Otra investigación reciente dirigida por el Dr. Gudkov y sus colegas aportó más información sobre el genoma oscuro, ya que demostraron que los seres humanos pueden desarrollar una respuesta inmunitaria contra los retrotransposones, generando altos niveles de anticuerpos contra las proteínas que codifican. Esta respuesta es especialmente fuerte en algunos pacientes con pulmón, pancreático, ovárica, hígado y esofágico Cáncer, que se encuentra entre los cánceres más letales. A menudo llamados "asesinos silenciosos", por lo general no causan síntomas hasta que la enfermedad ha avanzado a las últimas etapas, cuando la cura es mucho menos probable. Pero los anticuerpos contra los retrotransposones se pueden detectar en la sangre de estos pacientes incluso en las primeras etapas y podrían servir como una señal de alerta para indicar la presencia de la enfermedad cuando es más tratable. 

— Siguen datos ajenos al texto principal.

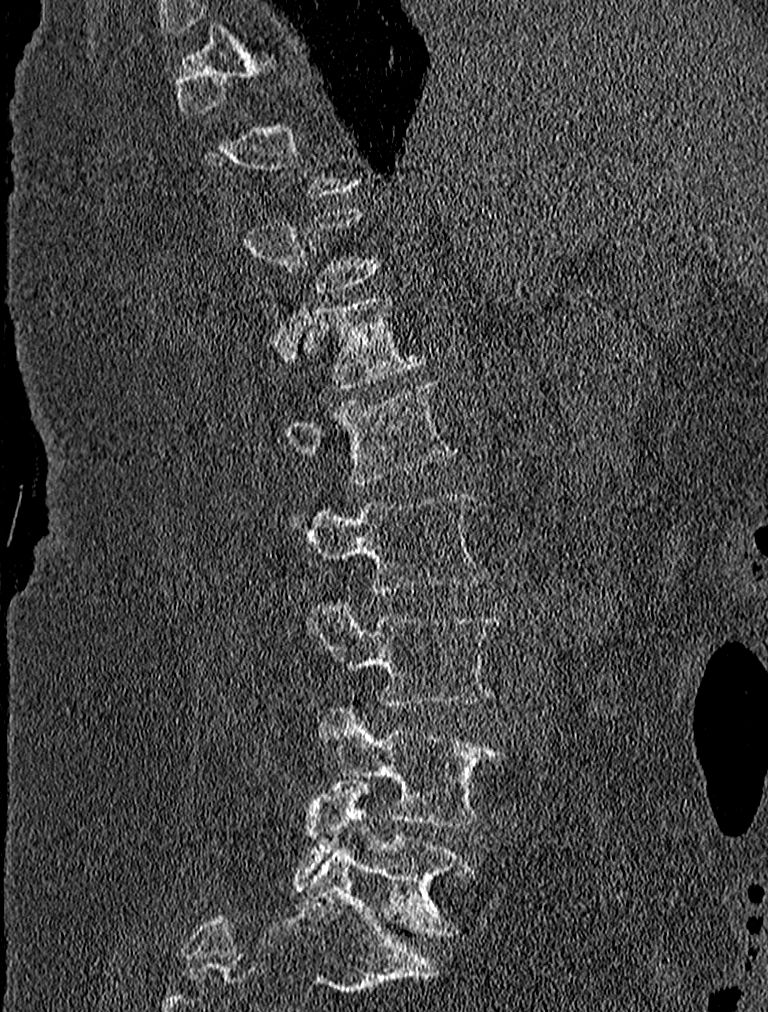
CT, spine — sagittal view — bone-window reconstruction — 768x1012 px — 227 mm wide. Box edges are left/top/right/bottom in pixels. Each vertebra is boxed only on the slices from the first to the last where its cross-section reaches a third of its largest, so a slice outside that range leaves it unboxed. The labeled vertebrae in this slice are: T12 at left=301, top=294, right=424, bottom=389, L1 at left=286, top=379, right=455, bottom=483, L2 at left=307, top=495, right=485, bottom=593, L3 at left=307, top=597, right=499, bottom=708, L4 at left=317, top=709, right=503, bottom=826, L5 at left=295, top=778, right=471, bottom=934.
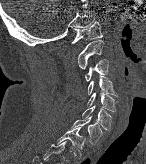

CT spine. sagittal view. 146x164 px
Each vertebra maps to its box as [x1, y1, x2, y2], the pixel coordinates of its top-left and bottom-right corners.
{"vertebrae":{"C1":[71,21,102,43],"C2":[77,40,103,69],"C3":[85,59,108,81],"C4":[87,76,117,96],"C5":[87,93,117,112],"C6":[82,106,111,130],"C7":[70,116,102,145],"T1":[56,127,84,159]}}

“Este descubrimiento prepara el terreno para el desarrollo de mejores diagnósticos y inmunoterapias para estos cánceres desafiantes”, dice el Dr. Gudkov. 

¿Qué nos espera? “Si pudiéramos crear inmunoterapias dirigidas a las células vinculadas a los retrotransposones, sería un gran avance en la prevención y el tratamiento de varios tipos de cáncer”, afirma el Dr. Gudkov. “Es un largo camino, pero estamos en el camino correcto”.